# Gen 2. Tuned



## mr overkill (Dec 1, 2013)

Questions to auto 1.4 tuned cars 


When not pushing it. What are you guys real life highway miles


----------



## lmiller0810 (Oct 10, 2013)

mr overkill said:


> Questions to auto 1.4 tuned cars
> 
> 
> When not pushing it. What are you guys real life highway miles


Anywhere between 40-60 depends on speed. 

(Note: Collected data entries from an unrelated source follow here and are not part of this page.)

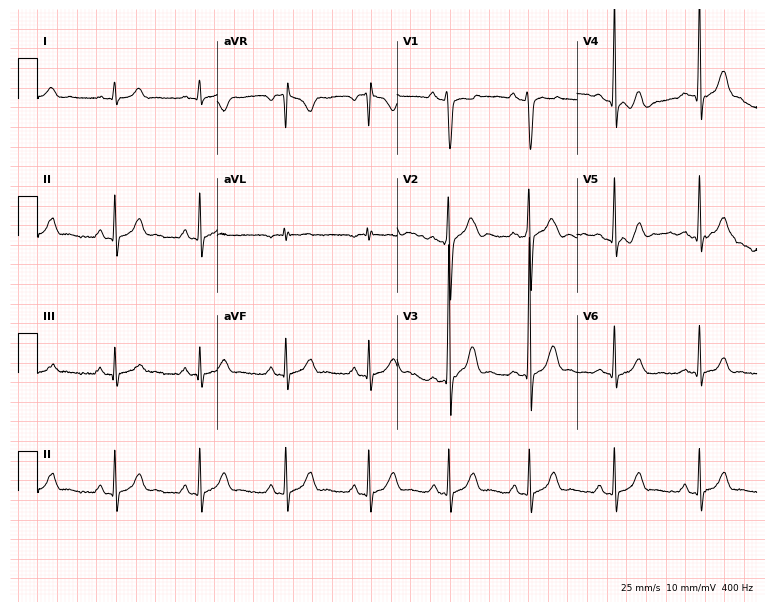
ECG (7.3-second recording at 400 Hz) — a man, 20 years old. Screened for six findings — first-degree AV block, right bundle branch block, left bundle branch block, sinus bradycardia, atrial fibrillation, sinus tachycardia — none is recorded.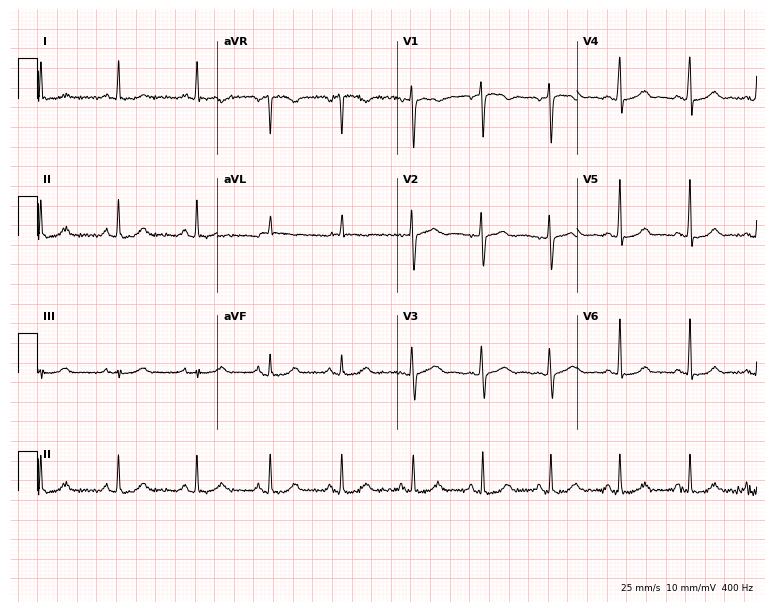
Standard 12-lead ECG recorded from a female, 53 years old. Read as a normal ECG.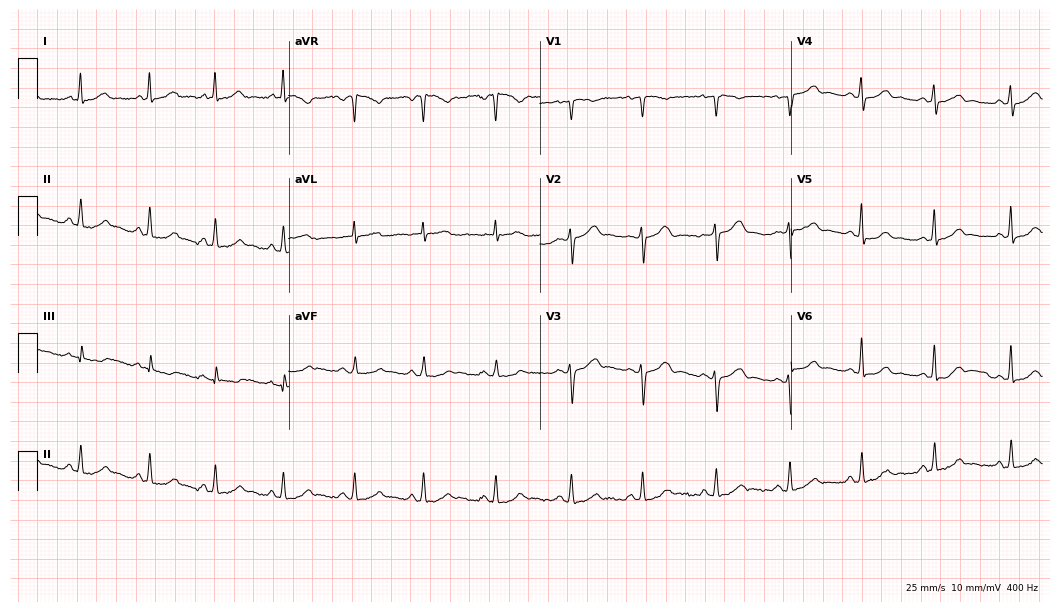
Resting 12-lead electrocardiogram (10.2-second recording at 400 Hz). Patient: a 39-year-old female. Read as a normal ECG.

Sent from my iPhone using Tapatalk


----------



## mr overkill (Dec 1, 2013)

One of my choices is a 17 cruze auto 1.4 and a 17 diesel auto both sedans. 90% of my driving is highway miles and want mpg. I know the gassers have a hard time meeting epa #s monthly fuel cost is only a 30-40.00 a month difference


----------



## zippypcs (Sep 6, 2017)

I average 34-36 in the warmer months and about 31 in the coldest winter. I run 45 series tires for summer and 50 series in a winter tire. Both 17 inch. I tend to have a heavy foot. Straight out HWY mpg I get around 37 cruise set @ 70 with best of conditions. I run 93 octane all of the time as well. No other mods just a tune.


----------



## Premier17 (May 20, 2017)

With my Trifecta tune in MI with highs in the teens, I've been averaging about 30 MPG with very mixed driving of half city, half highway. Many trips I don't reach full operating temperature. On the highway in "factory" mode I still see 40 MPG on longer distance trips.


----------



## CruzeTech (Mar 23, 2012)

If you're coming from a Diesel, everything is going to seem like it gets crap mileage. I have a Premier Hatchback, Auto, tuned for about 16,000 miles, now, and its really hard to keep my foot out of it. I drive fast, all the time. If, and thats a big "if" you can keep it at 65-70, it will get mid 30s. Ive gotten as good as 38.5. And the hatch gets terrible gas mileage, compared to the sedan. The 18" wheels have 40 series tires, from the factory. That doesn't help with mileage, either.


----------